* **Your objective**
Return all the lines below exactly. Any picture among them is omitted.

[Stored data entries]
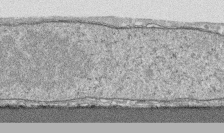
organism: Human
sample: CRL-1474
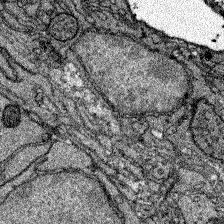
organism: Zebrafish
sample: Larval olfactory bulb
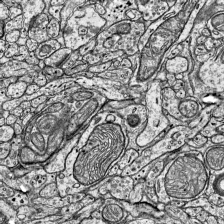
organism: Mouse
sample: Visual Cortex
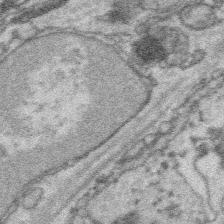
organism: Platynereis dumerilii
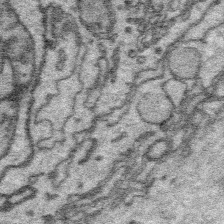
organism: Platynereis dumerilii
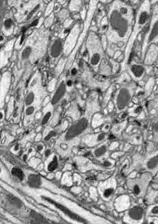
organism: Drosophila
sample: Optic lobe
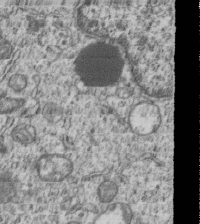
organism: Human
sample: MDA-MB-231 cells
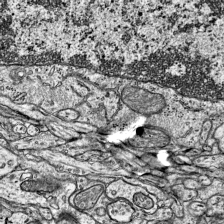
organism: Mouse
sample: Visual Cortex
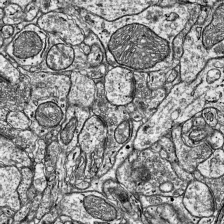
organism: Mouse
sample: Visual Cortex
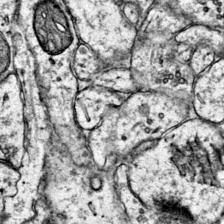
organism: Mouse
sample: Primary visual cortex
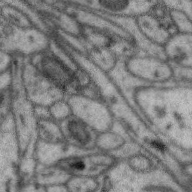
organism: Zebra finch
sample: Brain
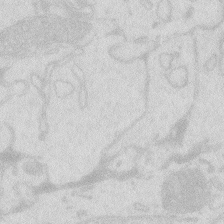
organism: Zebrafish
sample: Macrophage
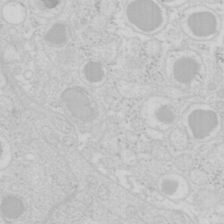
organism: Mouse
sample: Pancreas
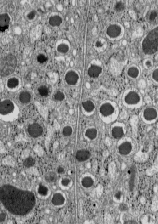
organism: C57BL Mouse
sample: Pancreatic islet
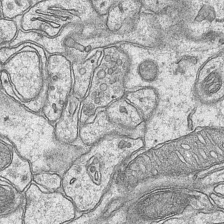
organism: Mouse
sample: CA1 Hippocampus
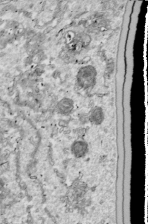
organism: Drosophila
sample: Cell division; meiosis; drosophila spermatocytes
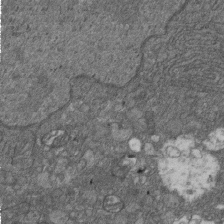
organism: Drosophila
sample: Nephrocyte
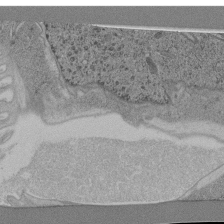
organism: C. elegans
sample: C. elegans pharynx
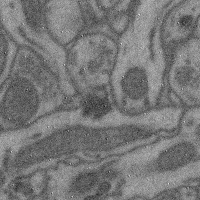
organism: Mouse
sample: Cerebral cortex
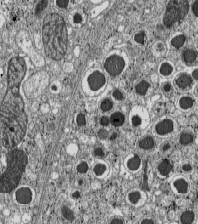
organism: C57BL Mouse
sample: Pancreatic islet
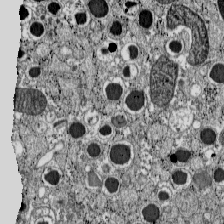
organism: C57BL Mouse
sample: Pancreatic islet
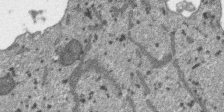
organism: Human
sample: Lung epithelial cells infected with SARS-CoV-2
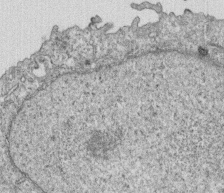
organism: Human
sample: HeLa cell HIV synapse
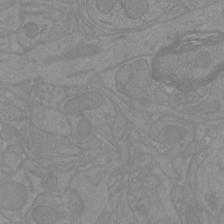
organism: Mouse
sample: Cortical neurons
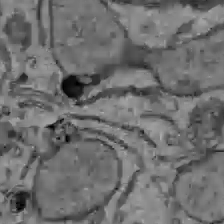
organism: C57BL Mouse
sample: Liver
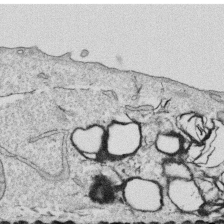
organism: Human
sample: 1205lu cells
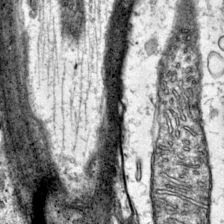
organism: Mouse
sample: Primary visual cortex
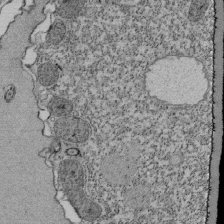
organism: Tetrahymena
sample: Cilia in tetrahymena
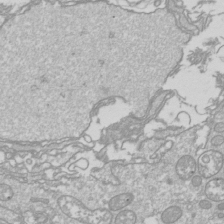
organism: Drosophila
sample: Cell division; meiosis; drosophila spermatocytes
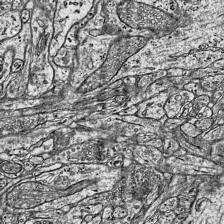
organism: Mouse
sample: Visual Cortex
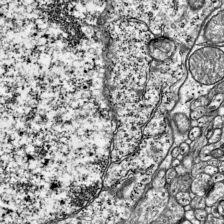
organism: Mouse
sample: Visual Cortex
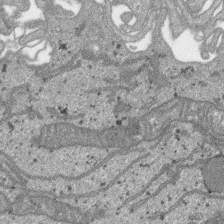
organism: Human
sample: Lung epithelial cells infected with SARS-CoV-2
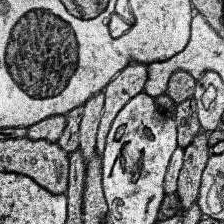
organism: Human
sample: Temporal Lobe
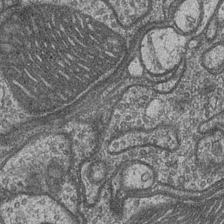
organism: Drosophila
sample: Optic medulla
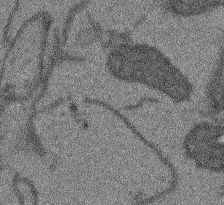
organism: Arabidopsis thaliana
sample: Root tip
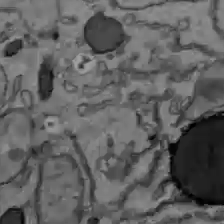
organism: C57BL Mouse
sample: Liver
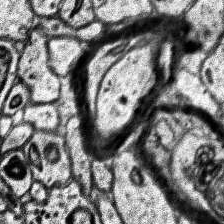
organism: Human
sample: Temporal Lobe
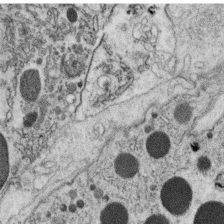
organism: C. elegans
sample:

* **Answer below**
organism: Human
sample: CRL-1474
organism: Zebrafish
sample: Larval olfactory bulb
organism: Mouse
sample: Visual Cortex
organism: Platynereis dumerilii
organism: Platynereis dumerilii
organism: Drosophila
sample: Optic lobe
organism: Human
sample: MDA-MB-231 cells
organism: Mouse
sample: Visual Cortex
organism: Mouse
sample: Visual Cortex
organism: Mouse
sample: Primary visual cortex
organism: Zebra finch
sample: Brain
organism: Zebrafish
sample: Macrophage
organism: Mouse
sample: Pancreas
organism: C57BL Mouse
sample: Pancreatic islet
organism: Mouse
sample: CA1 Hippocampus
organism: Drosophila
sample: Cell division; meiosis; drosophila spermatocytes
organism: Drosophila
sample: Nephrocyte
organism: C. elegans
sample: C. elegans pharynx
organism: Mouse
sample: Cerebral cortex
organism: C57BL Mouse
sample: Pancreatic islet
organism: C57BL Mouse
sample: Pancreatic islet
organism: Human
sample: Lung epithelial cells infected with SARS-CoV-2
organism: Human
sample: HeLa cell HIV synapse
organism: Mouse
sample: Cortical neurons
organism: C57BL Mouse
sample: Liver
organism: Human
sample: 1205lu cells
organism: Mouse
sample: Primary visual cortex
organism: Tetrahymena
sample: Cilia in tetrahymena
organism: Drosophila
sample: Cell division; meiosis; drosophila spermatocytes
organism: Mouse
sample: Visual Cortex
organism: Mouse
sample: Visual Cortex
organism: Human
sample: Lung epithelial cells infected with SARS-CoV-2
organism: Human
sample: Temporal Lobe
organism: Drosophila
sample: Optic medulla
organism: Arabidopsis thaliana
sample: Root tip
organism: C57BL Mouse
sample: Liver
organism: Human
sample: Temporal Lobe
organism: C. elegans
sample:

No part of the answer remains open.